We'll write code to generate a sample of flights, and take the mean delay in that sample.  We call that the *sample mean*.  Remember that the sample mean is an estimate of the population mean (i.e., mean flight delay of all flights).

In [None]:
def one_sample_mean(sample_size):
    """Take a sample from the population of flights and compute its mean"""
    sampled_flights = united.sample(sample_size)
    return np.mean(sampled_flights.column('Delay'))

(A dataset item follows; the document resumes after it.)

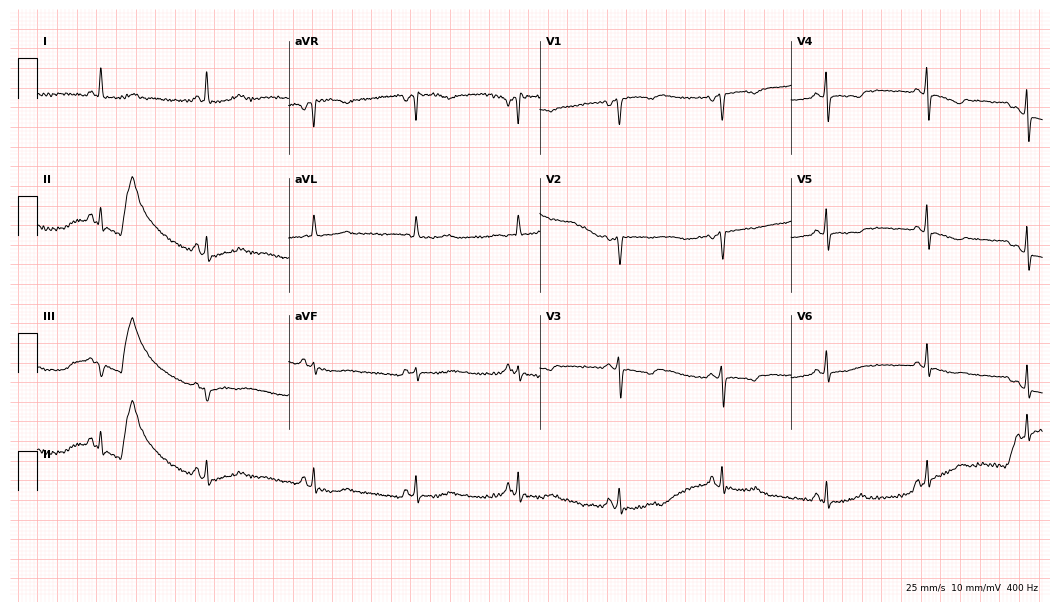
Resting 12-lead electrocardiogram. Patient: a woman, 62 years old. None of these six findings is recorded: first-degree AV block, right bundle branch block, left bundle branch block, sinus bradycardia, atrial fibrillation, sinus tachycardia. Only these six findings were labelled.

Let's take many samples, compute the mean of each, and look at the distribution of these sample means.

In [None]:
def ten_thousand_sample_means(sample_size):
    """Use the bootstrap to approximate the distribution of the sample mean"""
    means = make_array()
    for i in np.arange(10000):
        mean = one_sample_mean(sample_size)
        means = np.append(means, mean)
    return means

In [None]:
sample_means_400 = ten_thousand_sample_means(400)
Table().with_column('Mean of 400 flight delays', sample_means_400).hist(bins=20)
print('Population Average:', delay_mean)

How many possible ways are there that the sample could have come out?  In other words, how many possible samples are there?

In [None]:
united.num_rows

In [None]:
# How many possible sample means are there?
united.num_rows ** 400

Far too many samples to enumerate them all!  So while there *is* a well-defined distribution given by all possible sample means from all samples, it is too hard to compute it exactly.  Instead, we approximate this distribution by drawing 10000 samples from it and drawing the histogram of those samples.

Now let's look at how the shape of this distribution of sample means depends on the size of the sample.

In [None]:
sample_means_900 = ten_thousand_sample_means(900)

In [None]:
means_tbl = Table().with_columns(
    '400', sample_means_400,
    '900', sample_means_900,
)

In [None]:
means_tbl.hist(bins = np.arange(5, 31, 0.5))
plots.title('Distribution of Sample Average');

How would you interpret this picture?  What does it tell you about the effect of increasing the sample size?

In [None]:
"""Empirical distribution of random sample means"""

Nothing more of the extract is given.